In the alternative, plaintiffs request that if the Court holds certification of the nationwide class in abeyance to test the viability of plaintiffs' assertions that plaintiffs' counsel could present a common method of proof at trial, then the following California class should be certified instead:
California Class: All persons whose home loan was secured by real property located in California who between 2010 and 2018 (i) qualified for a home loan modification or repayment plan pursuant to the requirements of government-sponsored enterprises (such as Fannie Mae and Freddie Mac), the Federal Housing Administration (FHA), or the U.S. Department of Treasury's Home Affordable Modification Program (HAMP); and (ii) were not offered a home loan modification or repayment plan by Wells Fargo due to excessive attorney's fees being included in the loan modification decisioning process.
ANALYSIS
1. MOTION FOR LEAVE TO FILE THIRD AMENDED COMPLAINT.

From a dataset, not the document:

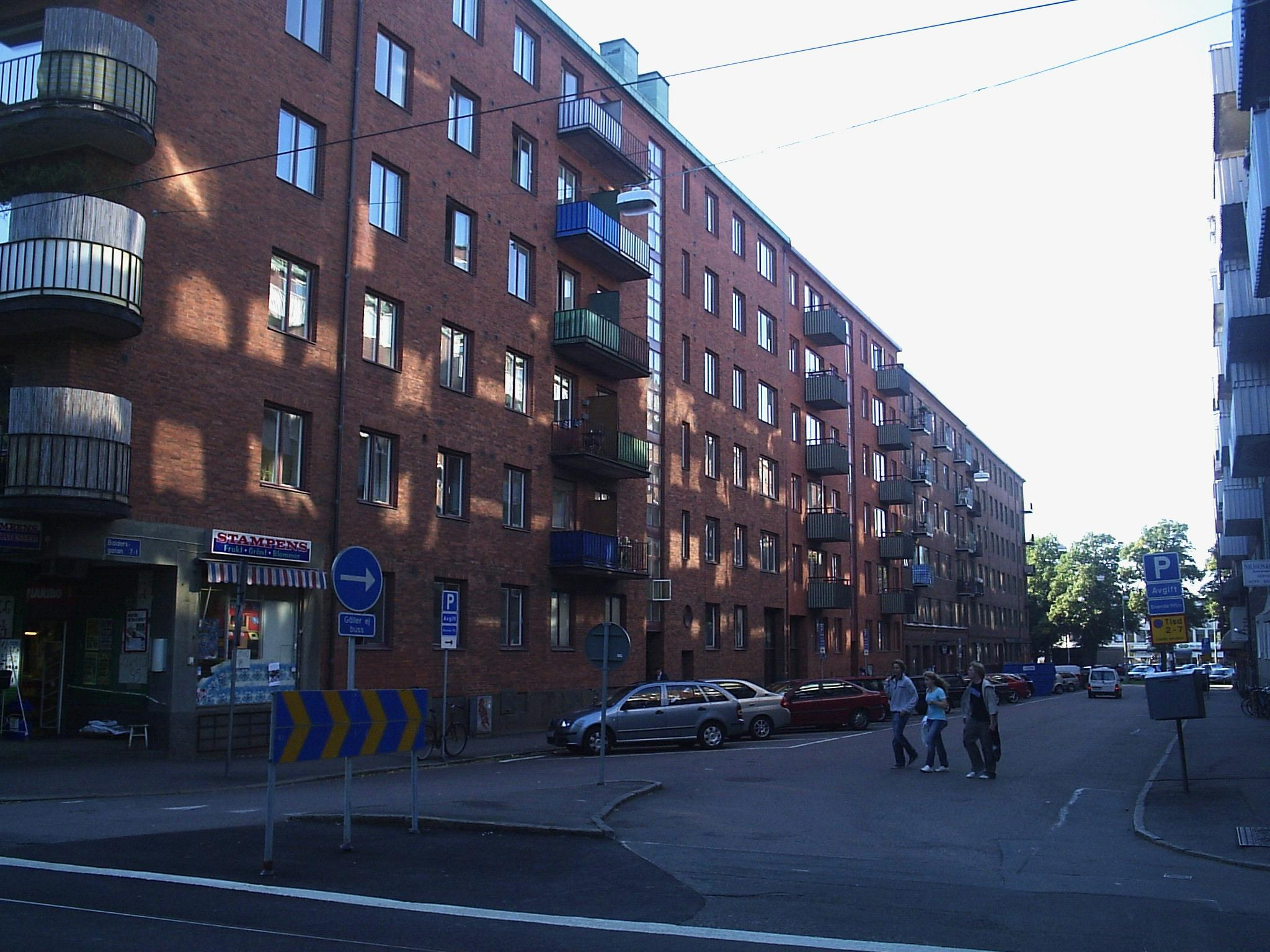 Baldersgatan i Göteborg, den 12 sept 2006

Plaintiffs seek leave to amend in connection with their renewed motion for class certification and in response to this Court's statement that plaintiffs should consider the possibility of certifying a California class while holding a nationwide class in abeyance (Dkt. No. 169). Although plaintiffs have been aware of the relevant facts since before the July 28 deadline to amend, plaintiffs' proposed amended complaint now seeks to add Sandra Campos, a California resident whose property was secured by an FHA instrument, reasoning that it would be prudent to have such a representative to avoid any conflict between the parties as to whether the Fannie Mae/Freddie Mac and FHA contracts are so different that two representatives would be needed. Given this, good cause exists for allowing leave to amend. Defendant's primary concern about the potential prejudice to discovery will be addressed below. The motion for leave to file a third amended complaint is GRANTED. Plaintiffs shall file a third amended complaint in comport with this order by FEBRUARY 6 AT NOON.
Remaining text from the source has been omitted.